Hansult admits that to make it a reality it requires significant capital investment and investors need to have a long term perspective so 10-15 years or 15-20 years. This is why he believes a 15 or even 20-year AGOA renewal would be far more beneficial than a decade.
“No-one comes in and sets up a textile mill knowing there’s three or four more years where AGOA will be in place so we need this long-term perspective which AGOA would deliver,” he declares.
Of course, Hansult believes AGOA could always be improved but right now he’s adamant that it’s more important for an AGOA renewal to happen as quickly as possible and to send that renewal signal to the world as adjustments over time could still be made.
“For our business – we’re committed to Ghana and we’re doubling on our original investment.

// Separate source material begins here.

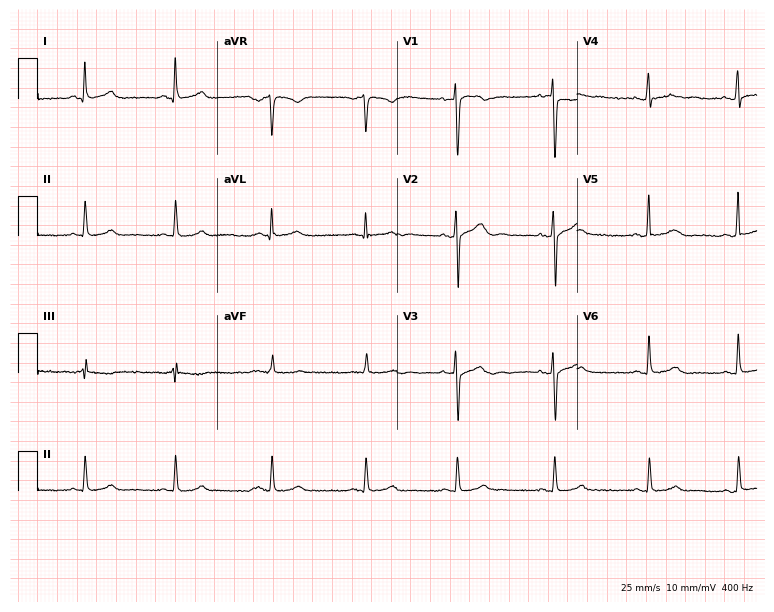
Standard 12-lead ECG recorded from a man, 32 years old. Read as a normal ECG.

We believe it will get renewed and we’re operating under the assumption it will get renewed.”
DTRT Apparel is in the final stages of financing for its first textile mill in Ghana to make synthetic-based performance garments in the region.
“We’re focused on sustainable technology that cuts down water consumption and we’re tremendously excited about it.”
Hansult sees DTRT Apparel becoming a true alternative to traditional sourcing by helping companies to diversify and the textile mill investment is the first step.
His longer term perspective is to be a facilitator of building out an eco system with yarn capabilities and having partners to set up yarn extrusion in the region.
There’s also “exciting conversations around circularity” as Hansult points out the used clothing market is a huge issue in Africa with it going into landfill so there’s conversations around used clothing and DTRT Apparel is part of those conversations as well.
Plus, he says: “I would expect that by the end of 2025 to early 2026 we’ll have an operational full verticality for synthetics in Ghana.”
This is a massive leap for the global fashion supply chain as he explains there’s huge concern about China from a geo-political perspective and he claims there isn’t a synthetic supply chain that doesn’t touch China or Taiwan so for DTRT Apparel it is a huge breakthrough to become vertical in the region from finished product backwards through to textile mill and yarn and these conversations are already happening all the way through to finished product completely without China or Asia.
He believes that once that’s achieved within a three to five year span, the market share towards Africa can increase: “We’re not going to take 20% market share over the next 10 years but we only need 1% or 2% to have a transformational effect so that will be so impactful.”
He concludes: “And that’s what AGOA is all about – creating jobs, economic development and driving export growth.
“We believe our strategy checks all the boxes of what AGOA intends to do.”